How to set up public dataset analysis with bcbio-nextgen
We use bcbio-nextgen for the analysis of sequencing data, mainly, (sc)RNAseq, smallRNAseq, DNASeq and ChIPSeq. It is not rare that we get collaborators who wants to re-analyze public data-set.
Inside bcbio
, we have bcbio_prepare_samples.py
to help to merge multiple
files that belong to the same sample into one file to make easier the configuration
of bcbio. We extended this script to pull down data from GEO and
SRA repository.
If you have bcbio. installed, you can create a example.csv
file like this:
samplenames,description
GSM3508215,HEK293T
SRR8311268,Hela
And then run:
bcbio_prepare_samples.py --csv example.csv --out fastq
This will download and create all the files inside fastq
folder. If the samples
is paired-end, it will generated the two associated files: R1 and R2.
Cool options to use:
--remove-source
: if you want to keep only final files.- you can use full FTP addresses as well under
samplenames
column
NextFlow accepts these SRA ids as well, take a look.

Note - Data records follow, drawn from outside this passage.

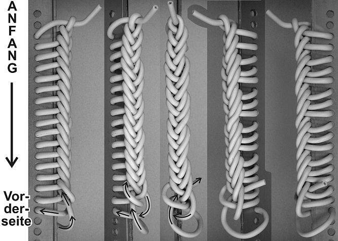 Schema der Halsschnur von Bunsoh, einem Kleidungsbestandteil der Moorleiche von Bunsoh, die 1890 im Schalkholzer Moor, bei Albersdorf im Kreis Dithmarschen gefunden wurde. Angefertigt von Heinke Arnold.
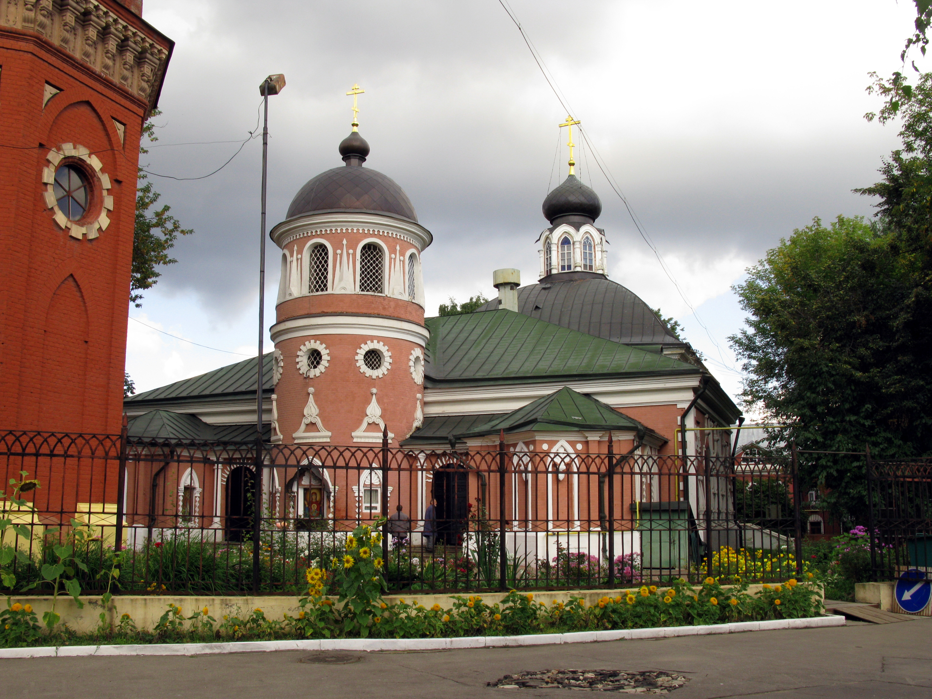 Церковь Николая Чудотворца (Успения Пресвятой Богородицы) на Преображенском кладбище
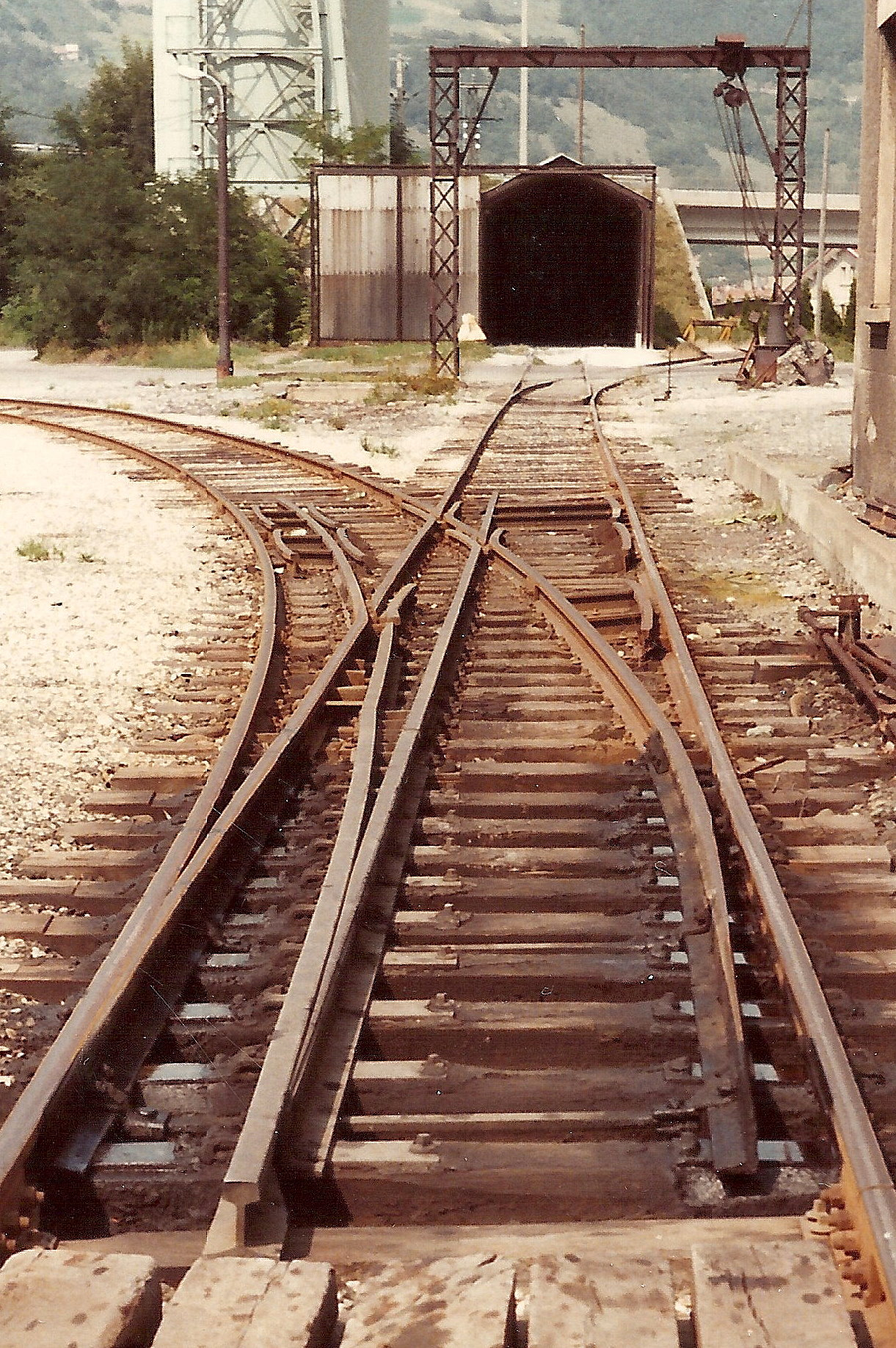 Photo 8. Vizille-Terrasse après la disparition de la voie métrique: les aiguillages complexes à 3 files de rail sont conservés.
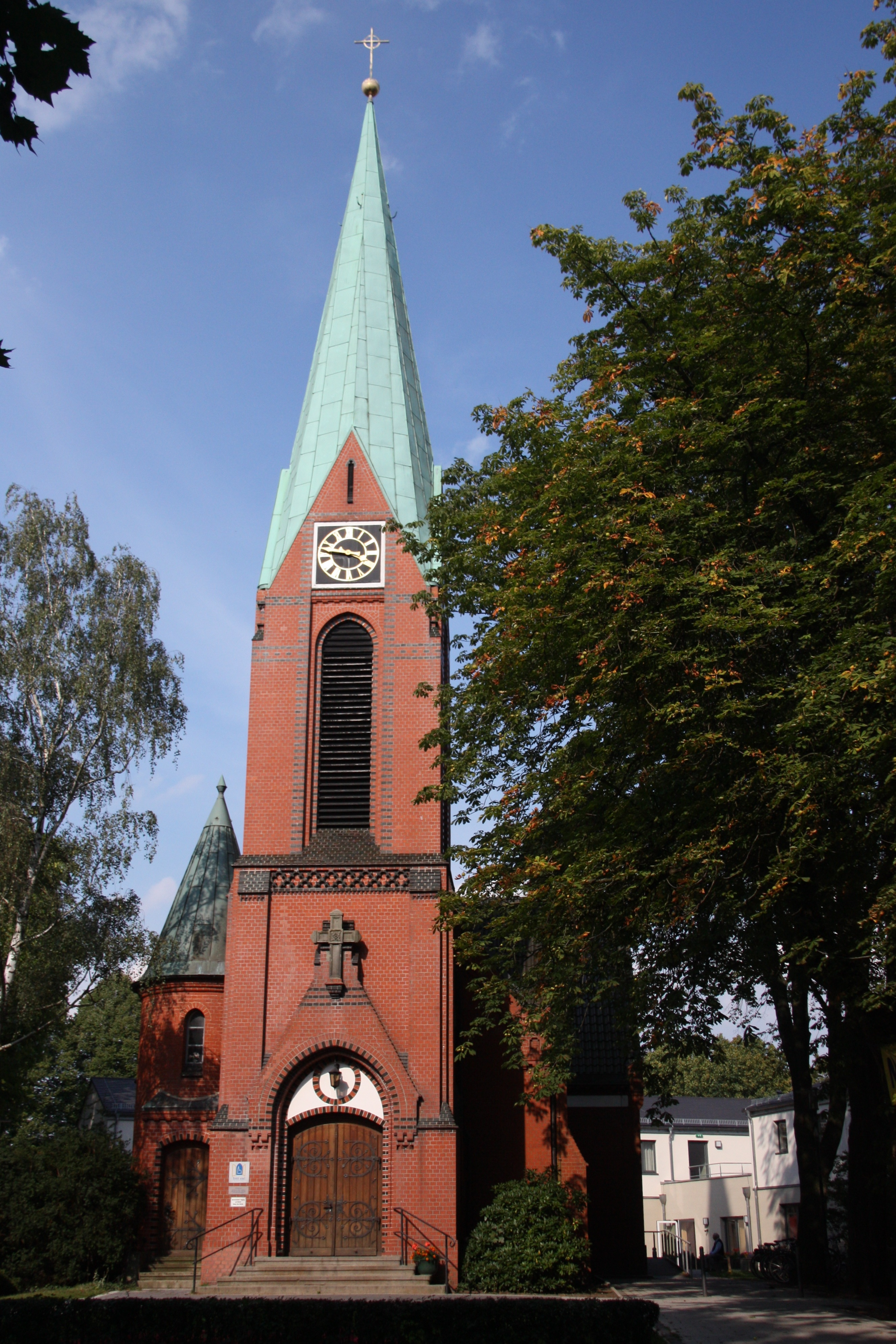 Kirche im alten Dorfkern von Hamburg-Eidelstedt, Elisabethkirche

And sra-explorer from Phil Ewels
will create a bash script to download the FASTQ files and It has a great search engine where
you can use any of these terms to find your public data:
GSE30567, SRP043510, PRJEB8073, ERP009109 or human liver miRNA.
The only advantage of bcbio is that in the case of multiple files associated to the same
sample, it will merge the files together. For instance, if you search in sra-explorer for this
term: GSM2598386
, you see that multiple files. bcbio. will merge all of them into one and
you can run your pipeline directly afterwards. And pretty convenient if you
use any of the bcbio pipelines :).
Enjoy!
“happiness in bioinformatics: when your collaborators give you a CSV file with all the metadata for your raw data and they match.